As Michael's mother moves towards her death, he shares moments of connection with her, and seems to create situations of mental anguish to punish the confused woman, whose brain cancer has destroyed her. With her death, Michael begins to burn everything from his childhood - and finds a box of his mother, full of memories - poems he wrote as a young man, and pictures that were displayed on the fridge. He also found a letter of apology, with lines crossed out and re-written - his mother trying to find the words, but couldn't seem to articulate them.
By the end of the novel, Michael feels lonely - and wonders who will come to his own funeral. Robert had died many years earlier, and his father, and now his mother. He didn't have any family left and he walked down main street cradling his mother's very old cat, Alfie - a cat that he had tortured as an 8 year old, but now, was all he had left. He arrived at the vet, and the cat's significantly advanced cancer left him crying in pain - the final act was to have the animal put down.
The novel doesn't offer what Michael did next - it didn't need to. It painted a powerfully poignant picture of humanity, and the timeless ways we hurt each other - the small events which are seemingly inconsequential, becoming so important in shaping who we become. It raises the question, if Michael had perceived his mother loved him, and she didn't try find purpose in fostering - would Michael have turned out that way?

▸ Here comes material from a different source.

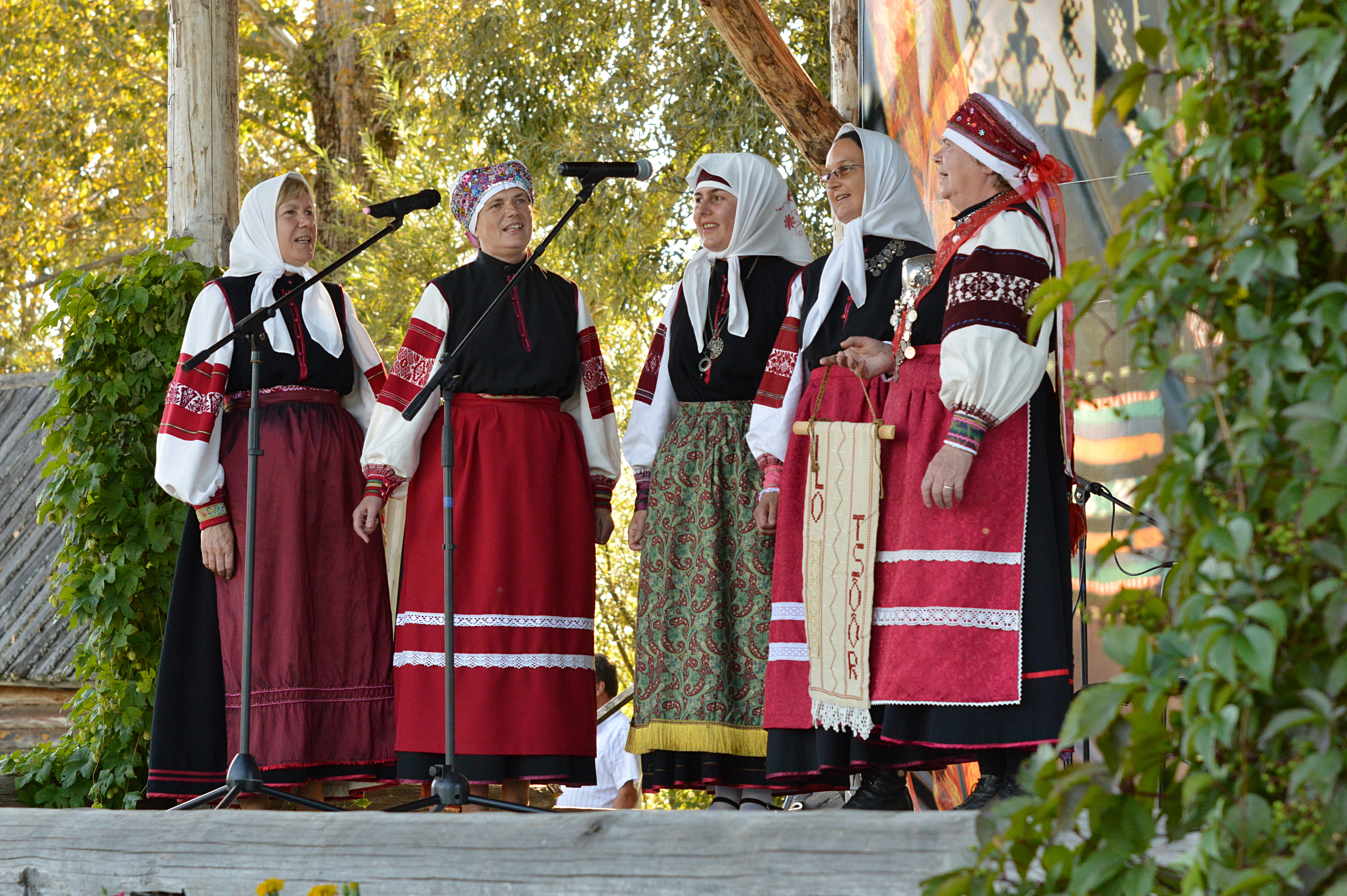 Seto kultuuri festival Radajal.

The novel's dedication offers that the author hopes the novel will provide sustenance for all those whose childhood traumas linger with them. A beautiful sign off.
So why did I love it?
- The dual narration was so compelling and seamless; linking the experiences of the eight year old to the man he would become. Dual narratives are not new, but I've rarely seen one as effective in this.
- The mind of the character is dark - and he invites us to understand his psychological state. It's a compelling voyeuristic experience that you can't help but get involved with. You want to dislike the narrator, he's not a likeable guy - but, you understand him, and you cheer for him. In doing so, you also cheer for yourself.

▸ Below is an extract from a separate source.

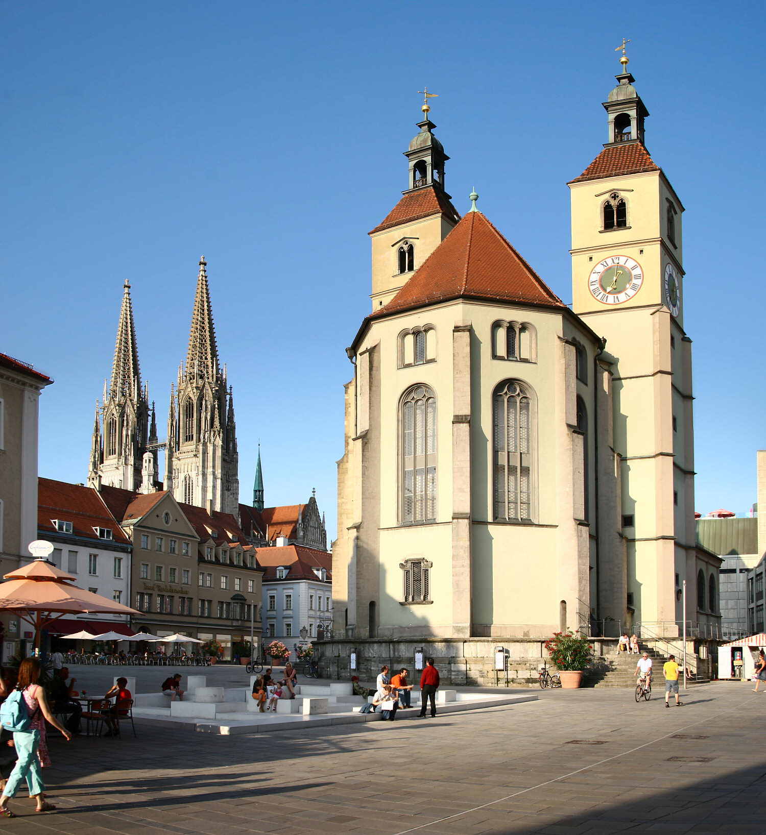 Beschreibung: Regensburg Neupfarrplatz Quelle: selbst fotografiert Datum: Juni 2006 Fotograf: Karsten Dörre (grizurgbg)

- It is also a novel that will make you cry, the persona continually deals with experiences of death and trauma that shape and punctuate his life. We've given these as real moments, they're intimate and they are so powerfully raw. It just becomes so must for all the audience to handle, and we can see why the voice is how he is.
Rating:
I'd give this novel a 9/10. It's beyond amazing and you just get lost in the pages. This is the kind of book you could read a few times throughout your life, and each time be touched. A beautiful read that I need to recommend. Have you read it? What did you think?